In den vergangenen Weihnachtstagen haben wir die Aufforderung des Weihnachtsliedes, alle zu kommen, sicherlich mehrfach wenigstens gehört, wenn schon nicht selber gesungen. Wenn sie auch nicht wörtlich ausgeführt wurde (ausgeführt werden konnte), nämlich zu "Betlehems Stall" zu gehen, so haben sich doch immer wieder viele eingefunden, die Weihnachtsfeiertage mit dem Christuskind in den kirchlichen Krippen zu begehen. Auch die Gemeinschafstmesse zum Jahresabschluss wurde so überdurchschnittlich gut frequentiert.

Ist das etwas Überraschendes? Ich muss fast sagen: Ja. Wieso? Nun, wenn man die Werbung und die Medienberichte der Vorweihnachtszeit gesehen bzw. gehört hat, musste man beinahe davon ausgehen, dass der wahre Hintergrund von Weihnachten, nämlich die Geburt und damit die historische Menschwerdung des Gottessohnes völlig vergessen war und ist. Die Werbung sprach von X-MAS, vom Weihnachtsmann, vom Schenken und vom Beschenkt-Werden, von den großartigen Geschenken, vor allem für (auch große) Kinder, die man offensichtlich bzw. wahrscheinlich nur zur Weihnachtszeit in dieser Form bekommen kann bzw. bekommt.

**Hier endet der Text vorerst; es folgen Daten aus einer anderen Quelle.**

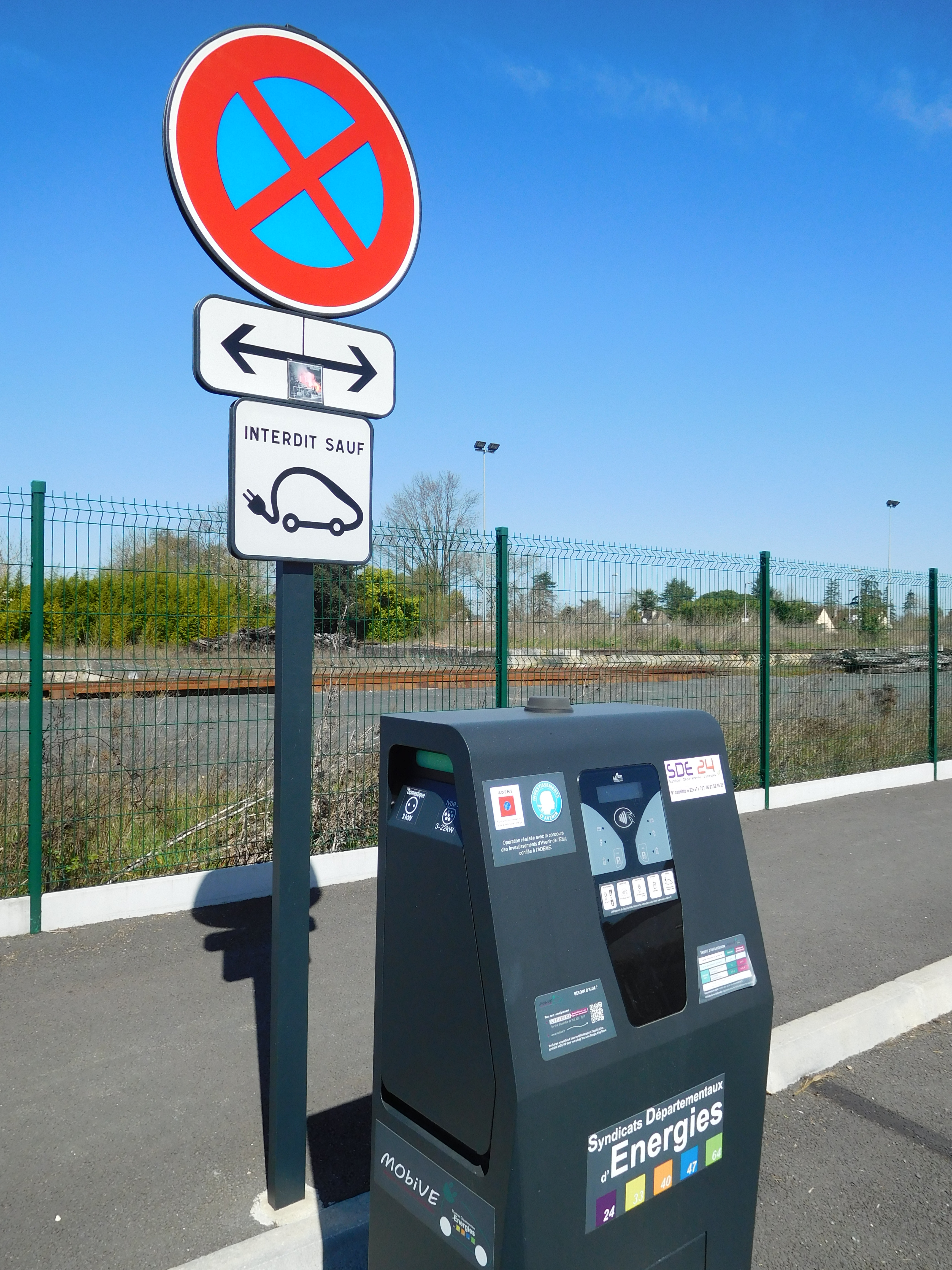 Borne de recharge près de la gare de Mussidan, Dordogne, France. Inscriptions sur la borne : opération réalisée avec le concours des investissements d'avenir de l'État, confiés à l'Ademe ; syndicat départemental d'énergies de la Dordogne (SDE 24).

Aus den Medienberichten war zu entnehmen, dass die Botschaft von Weihnachten unbekannt ist, dass die "handelnden Personen", wie das Christkind und dessen Eltern Maria und Josef, die Geburt und die Geburtsumstände in Betlehem sowie die Biografie und die Bedeutung von Jesus unbekannt (oder vergessen) sind. Nun, wir "Kinderlein" wurden aufgerufen, zum "Christuskind" zu kommen ... und wir sind gekommen. Zwar nicht alle, wie es im Lied heißt, das wäre sicher auch illusorisch, aber doch sehr viele. Das lässt darauf schließen, dass im Gegensatz zur oben beschriebenen kommerziellen und säkularen Sicht vieler, nicht nur in unserem Land, in  unseren Pfarren ein gründliches und realisiertes Glaubenswissen vorhanden ist.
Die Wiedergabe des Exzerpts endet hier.